David Cameron chairs what could be an uneasy Cabinet meeting at 9.30am. But it would have been a heck of a lot more awkward if he’d not yesterday U-turned on his threat to force ministers to quit for backing Brexit.

Not surprisingly, the PM gets a bucket of doo-doo over his head in the morning papers. I won’t go over the he-said, she-said exchanges from the G7, save to say that I’ve never before heard a Prime Minister plead with the media: "If you're not certain about something I said....ask. And we'll happily make it clear"

It may well be that the PM did indeed simply mishear or misread the question put to him (about a referendum campaign period, not the renegotiation period). But although he had a lot on his plate at the G7, the PM has a habit of misspeaking when abroad. And for someone who preaches that business and individuals need to show more ‘responsibility’, it’s strange that he tried to avoid responsibility for this blunder. Blaming Andrew Marr for interrupting him was perhaps the oddest ‘dog ate my homework’ excuse yesterday.

What really surprised Cabinet colleagues was the PM’s Sunday night words (and James Wharton’s Downing-Street briefed follow up) jarred with the smoke signals coming from Cameron himself, suggesting he would be flexible on the issue. At Cabinet two weeks ago, IDS raised the issue of whether ministers could seek to leave the EU and was given a “deliberately ambiguous” answer by Cameron. Those present felt it was left open that he could campaign to leave and keep his job.
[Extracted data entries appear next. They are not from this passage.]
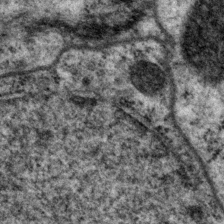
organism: P. pacificus
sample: Pharynx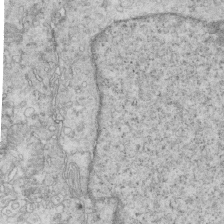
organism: Mouse
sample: Multiciliated cells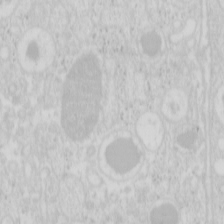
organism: Mouse
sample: Pancreas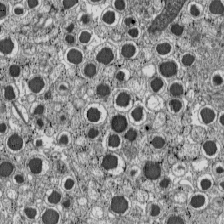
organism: C57BL Mouse
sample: Pancreatic islet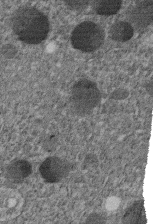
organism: C. elegans
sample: C. elegans embryo early stage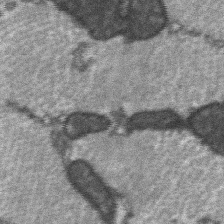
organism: C57BL Mouse
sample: Soleus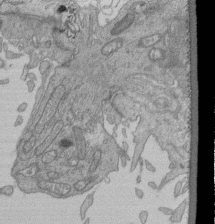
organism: Human
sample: Retinal organoid Rod and Cone cells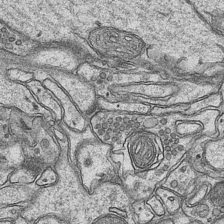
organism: Mouse
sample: CA1 Hippocampus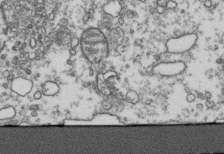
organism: Human
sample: Activated Jurkat CD4+ T cells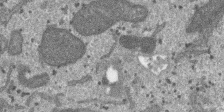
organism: Human
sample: Lung epithelial cells infected with SARS-CoV-2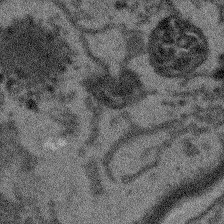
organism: Arabidopsis thaliana
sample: Root tip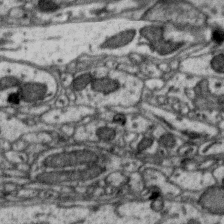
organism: Zebra finch
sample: Brain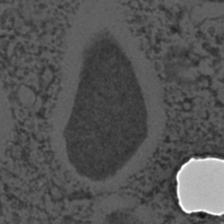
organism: C. elegans
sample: C. elegans embryo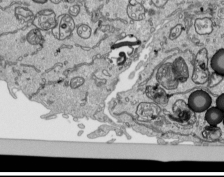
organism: Human
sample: Mitochondria in HCT116 cells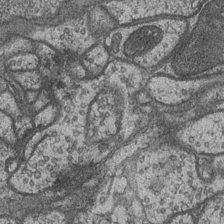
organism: Drosophila
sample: Optic medulla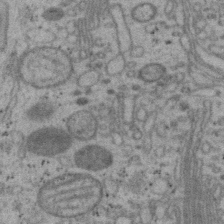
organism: Human
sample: HeLa cells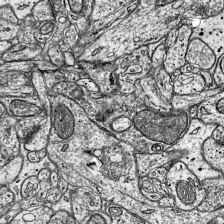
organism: Mouse
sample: Visual Cortex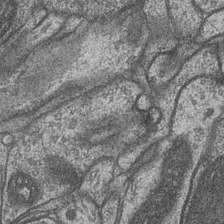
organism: Drosophila
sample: Optic medulla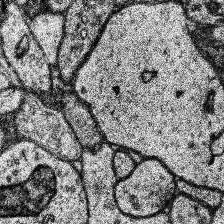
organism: Human
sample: Temporal Lobe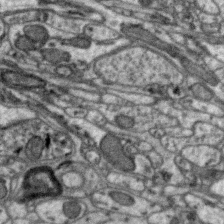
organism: Zebra finch
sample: Brain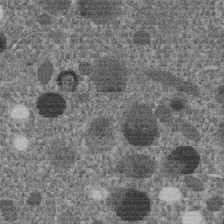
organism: C. elegans
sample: C. elegans embryo early stage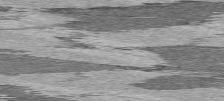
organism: C57BL Mouse
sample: Heart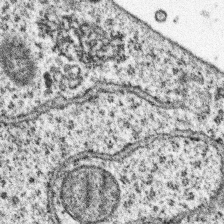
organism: Human
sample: HeLa cells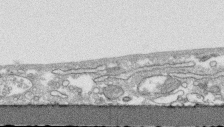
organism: Human
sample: CRL-1474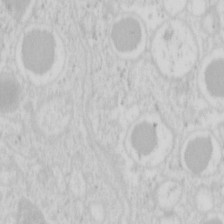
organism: Mouse
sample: Pancreas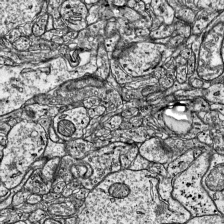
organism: Mouse
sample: Visual Cortex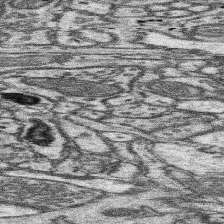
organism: Mouse
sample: Somatosensory cortex neuropil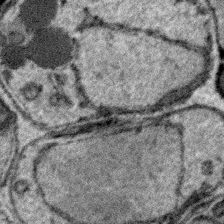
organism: Plasmodium falciparum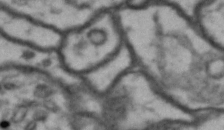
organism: Drosophila
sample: Brain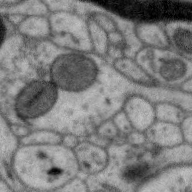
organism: Zebra finch
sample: Brain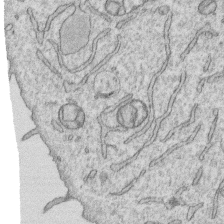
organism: Human
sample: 1205lu cells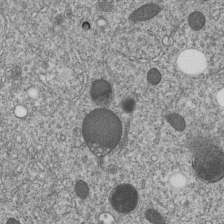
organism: C. elegans
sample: C. elegans embryo early stage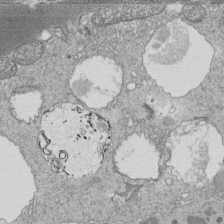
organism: Tetrahymena
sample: Cilia in tetrahymena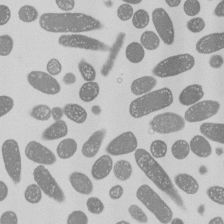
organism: E. coli
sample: Bacterial nucleoid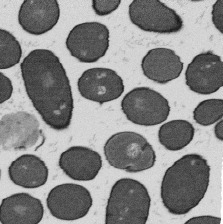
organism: B. subtilis
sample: Bacterial spore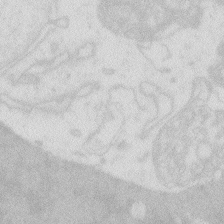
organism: Zebrafish
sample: Macrophage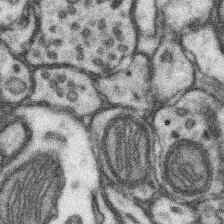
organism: Mouse
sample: Somatosensory cortex neuropil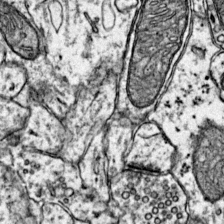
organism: Mouse
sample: Primary visual cortex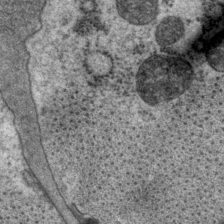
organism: P. pacificus
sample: Pharynx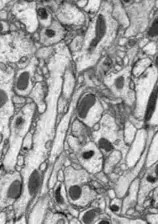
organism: Drosophila
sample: Optic lobe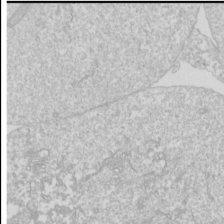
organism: Drosophila
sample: Cell division; meiosis; drosophila spermatocytes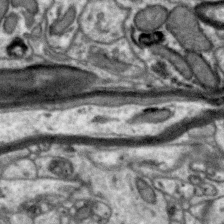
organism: Zebra finch
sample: Brain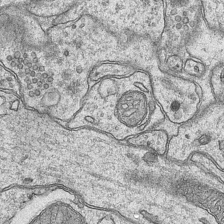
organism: Mouse
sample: CA1 Hippocampus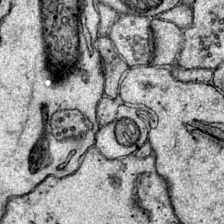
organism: Mouse
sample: Primary visual cortex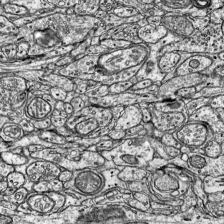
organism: Mouse
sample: Visual Cortex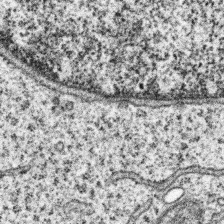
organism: Human
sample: HeLa cells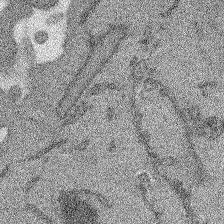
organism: Human
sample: HeLa cells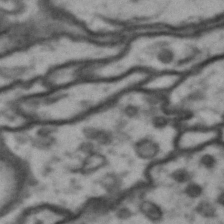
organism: Drosophila
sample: Brain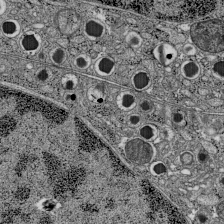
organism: C57BL Mouse
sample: Pancreatic islet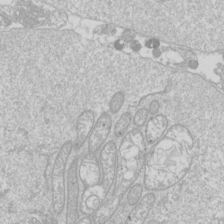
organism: Drosophila
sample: Cell division; meiosis; drosophila spermatocytes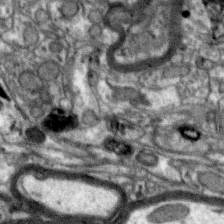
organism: Zebra finch
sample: Brain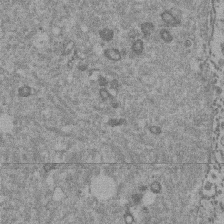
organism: Mouse
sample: Dividing mouse embryo 1 cell stage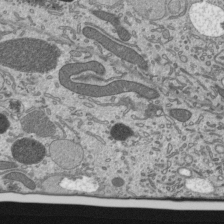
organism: Mouse
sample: Mouse epididymis efferent ductule cilia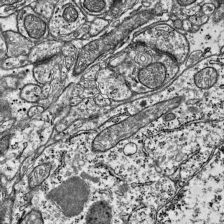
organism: Mouse
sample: Visual Cortex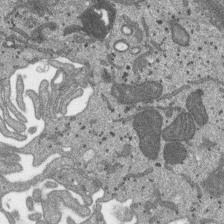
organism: Human
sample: Lung epithelial cells infected with SARS-CoV-2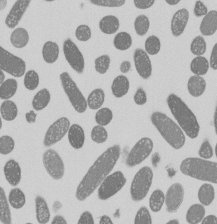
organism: E. coli
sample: Bacterial nucleoid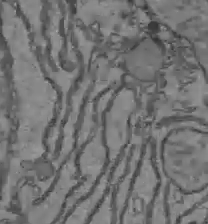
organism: C57BL Mouse
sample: Liver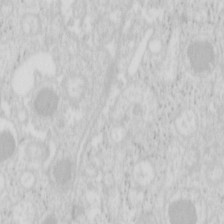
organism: Mouse
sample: Pancreas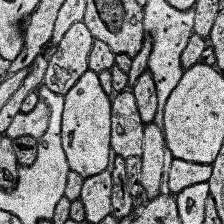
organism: Human
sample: Temporal Lobe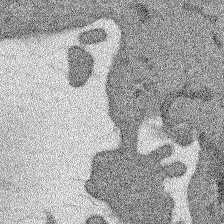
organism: Human
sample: HeLa cells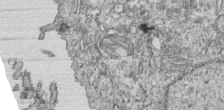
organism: Human
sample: HeLa cell HIV synapse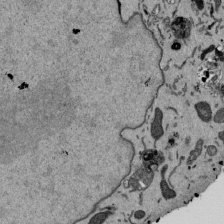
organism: Mouse
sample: ED-1 cell nuclei; centrioles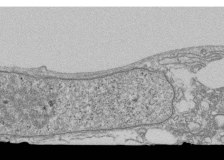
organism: Human
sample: Fibroblast cells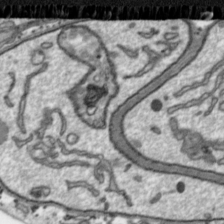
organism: Toxoplasma gondii
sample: Parasites in a vacuole inside a host cell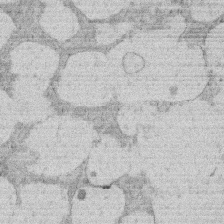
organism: Rat
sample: Salivary granule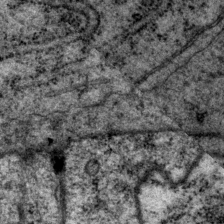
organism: P. pacificus
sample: Pharynx

And yet the PM’s most striking line to my ears yesterday was his ultimate backstop position that collective responsibility may have to apply - even after the renegotiation. “I don’t believe the government is a bystander in this. The government will have a clear view.” He’s either just scaring junior ministers into line or leaving as a bargaining chip the possibility that he could relent and allow a free-speech line.

What really changed things yesterday was not so much the backlash from David Davis, but the 8.30am meeting hosted in No.10 by George Osborne when the damage became clear. Messages from people like John Hayes and Graham Brady were more chilling than those from DD and co.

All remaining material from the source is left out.